Waaah! Dopo tanto tempo, eccomi qua, ad aggiornare finalmente questa cavolo di fic del cavolo! *-*
Mh. Modificato anche questo capitolo.
Beh, spero vi piaccia!
Perdonate errori/orriri vari, come sempre!

Era notte fonda quando fuori cominciò a piovere. Si era svegliata a causa di un tuono che l'aveva fatta sobbalzare nel lettino, come quando era bambina. Solo che quando era piccola poteva correre nella stanza dei suoi genitori e infilarsi assieme a loro nel letto. La sua cella era estremamente buia, senza alcuna illuminazione. Forse si era rotta la lampadina. Sentiva la mente annebbiata e faceva fatica a ragionare, quindi evitò di muoversi, anche solo di un centimetro. Solo dopo qualche minuto si mise a sedere e ripensò a cos'era successo: le avevano dato, come al solito, una dose troppo eccessiva di calmanti. Sbuffò e bussò alla porta con il fianco, per farsi sentire.

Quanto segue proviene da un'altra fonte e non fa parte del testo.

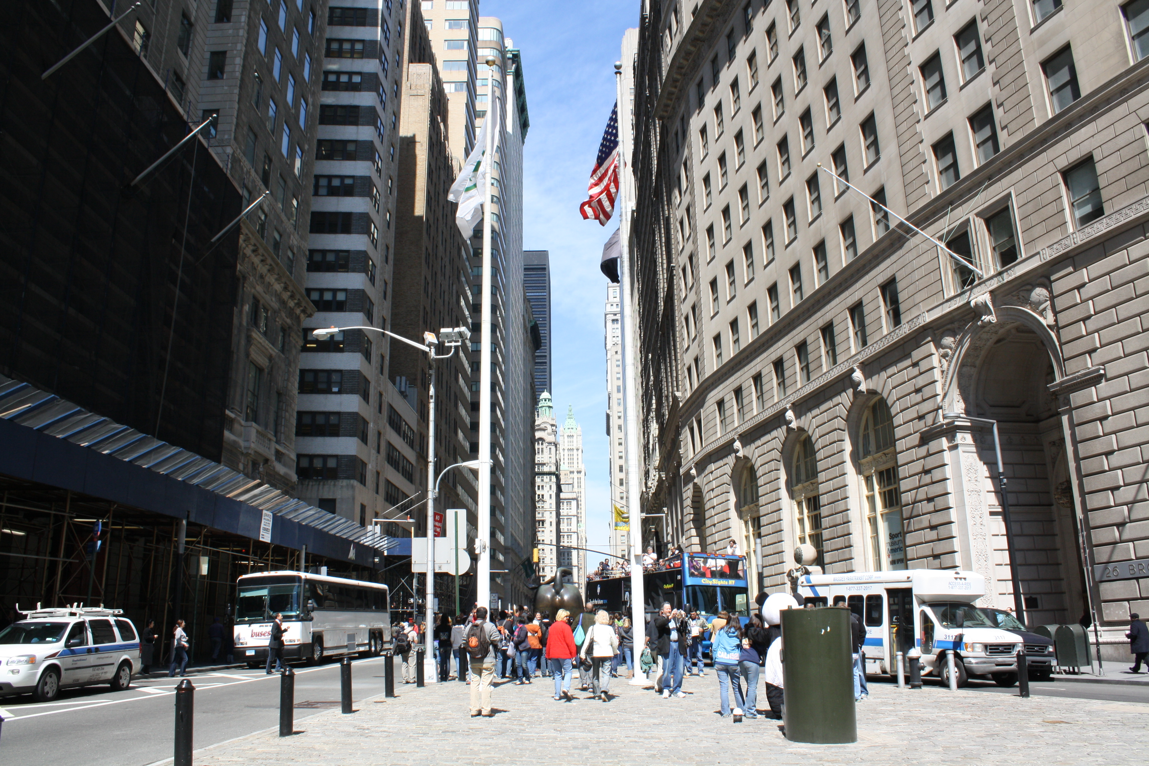 New York City; 2009

<< C'è nessuno? >> urlò lei con la voce spezzata.
La guardia aprì lo sportellino sulla porta, guardando la ragazza con disprezzo. << Cosa vuole? >>
<< Devo andare in bagno. >> la vescica della ragazza stava scoppiando. Dormiva da almeno 4 ore e se l'era già fatta addosso, dall'odore che emanava. << ...Magari se faccio una doccia e mi cambio non è neanche male... >>
<< È notte e abbiamo degli ordini: non possiamo farla uscire per bisogni naturali se non dalle otto del mattino alle otto di sera. >>
La ragazza alzò gli occhi al cielo. << Ora devo pure mettere un timer alla mia vescica. Ma che razza di ragionamento contorto. >>
Doveva in qualche modo riuscire ad uscire da quella cella. Doveva per forza farlo durante la notte per poi mimmetizzarsi meglio una volta fuori di lì, ma quelle guardie del cavolo non avevano proprio intenzione di farla uscire neanche per andare in bagno.
Era passato troppo tempo dall'ultima volta che aveva visto la luce del sole e che l'aria le aveva solleticato la pelle e scompigliato i capelli.

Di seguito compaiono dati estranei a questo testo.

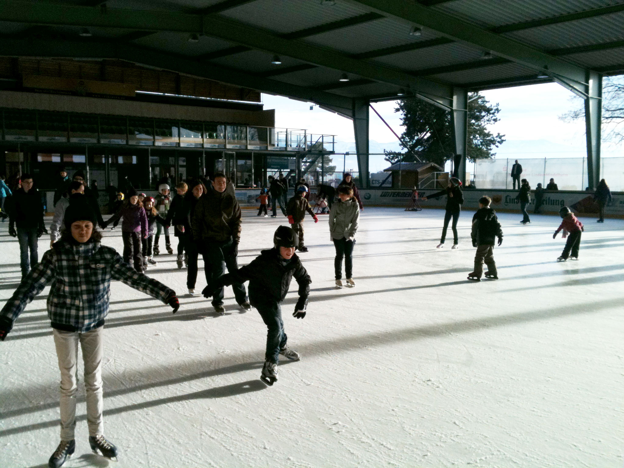 Strandbad Eichwald – Eissportanlage (Lindau im Bodensee)

"Non voglio più stare qui."
Si lasciò cadere sul letto e fissò il "bellissimo" soffitto bianco, fantasticando sul tramonto, sui fiori, sui fili d'erba e sulla sua casa.
"La mia ex casa." pensò lei, chiudendo gli occhi. Si ricordava benissimo il grande giardino pieno di rose, la sua camera piena di piccoli oggetti provenienti da ogni paese, suo padre che la faceva sedere sulle sue gambe malgrado l'età, il grande cane Snow con cui giocava ogni giorno, la madre con i bei capelli biondi su cui posava le margherite... Amava troppo la sua famiglia per ucciderla, ma nessuno aveva preso in considerazione quel piccolo particolare.
C'erano così tanti sospettati, oltre a lei: la sua famiglia aveva tanti nemici, soprattutto le persone delle altre quattro famiglie che si contendevano il trono, allora perchè avevano incolpato proprio lei?
Qualcuno la voleva morta, ma non era riuscito ad ucciderla. Così aveva rimediato e l'aveva messa lì dentro.
L'immagine di quella notte le attraversò la mente come un lampo, facendola sobbalzare e inorridire.
"Non devo pensarci." si disse chiudendo gli occhi e cercando di pensare a un altro modo per uscire da quella cella.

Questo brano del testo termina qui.